9. M. A soutient qu’il a exécuté la précédente obligation de quitter le territoire français décidée à son encontre le 18 juin 2019 en regagnant l’Albanie et qu’il est revenu en France en 2020. Toutefois, ses affirmations ne sont corroborées par aucune des pièces du dossier, telles qu’une copie de son ancien passeport portant un cachet de sortie du territoire ou un formulaire remis par les autorités françaises lors de l’exécution de cette mesure d’éloignement. En particulier, le passeport de son dernier fils, né en Albanie le 28 janvier 2020, ne saurait suffire à démontrer l’exécution effective de cette décision, mais seulement la présence de son épouse en Albanie à cette date. Par suite, le requérant n’est pas fondé à soutenir que c’est tort que le préfet, faisant application des dispositions précitées, lui a refusé un délai de départ volontaire. Pour le même motif, le moyen tiré de ce que le préfet aurait, sur ce point, entaché sa décision d’erreur de fait doit aussi être écarté.
10. En deuxième lieu, il ressort du procès-verbal de son audition du 3 mai 2024 que M. A s’est borné à produire devant les services de gendarmerie son permis en conduire albanais et a indiqué qu’il possédait un passeport « chez lui », sans toutefois en justifier auprès de ces autorités.
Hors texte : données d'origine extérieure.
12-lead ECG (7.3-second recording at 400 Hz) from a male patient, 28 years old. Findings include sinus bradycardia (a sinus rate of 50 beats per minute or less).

Par suite, le moyen tiré de ce que la décision lui refusant un délai de départ volontaire aurait été prise sur la base de faits erronés doit être écarté.
11. En troisième lieu, pour les mêmes motifs que ceux énoncés aux points 5 et 6 ci-dessus, M. A n’est pas fondé à soutenir que la décision contestée méconnaît les stipulations de l’article 8 de la convention européenne de sauvegarde des droits de l’homme et des libertés fondamentales et celles du 1 de l’article 3 de la convention relative aux droits de l’enfant et qu’elle est entachée d’erreur manifeste d’appréciation.
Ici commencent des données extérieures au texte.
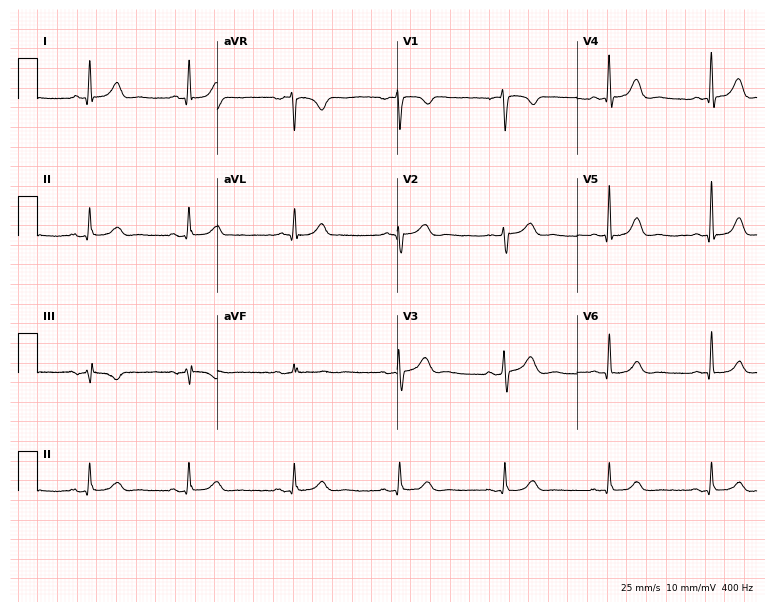
Electrocardiogram (7.3-second recording at 400 Hz), a 54-year-old male patient. Overall reading on record: normal ECG.

Sur la décision portant interdiction de retour sur le territoire français pendant un an :
12. Pour les mêmes motifs de fait que ceux énoncés aux points 5, 6 et 9 ci-dessus, les moyens tirés de la violation des stipulations de l’article 8 de la convention européenne de sauvegarde des droits de l’homme et des libertés fondamentales et du 1 de l’article 3 de la convention relative aux droits de l’enfant, de l’existence d’une erreur manifeste d’appréciation et d’une erreur de fait doivent être écartés.
Sur la décision désignant le pays de destination :
13. M. A n’a pas contesté la légalité de cette décision devant le tribunal administratif de Grenoble. Par suite, les conclusions tendant à l’annulation de cette décision, présentées pour la première fois en appel, sont irrecevables.
14. Il résulte de ce qui précède que la requête de M. A est manifestement dépourvue de fondement. Dès lors, elle doit être rejetée, y compris en ses conclusions aux fins d’injonction et de mise à la charge de l’État des frais exposés et non compris dans les dépens.
ORDONNE :
Article 1er : La requête de M. A est rejetée.
Article 2 : La présente ordonnance sera notifiée à M. B A et au ministre d’État, ministre de l’intérieur.
Copie en sera adressée à la préfète de l’Isère.
Fait à Lyon, le 17 mars 2025.
Le président,
Gilles Hermitte
La République mande et ordonne au ministre d’État, ministre de l’intérieur, en ce qui le concerne ou à tous commissaires de justice à ce requis en ce qui concerne les voies de droit commun contre les parties privées, de pourvoir à l’exécution de la présente décision.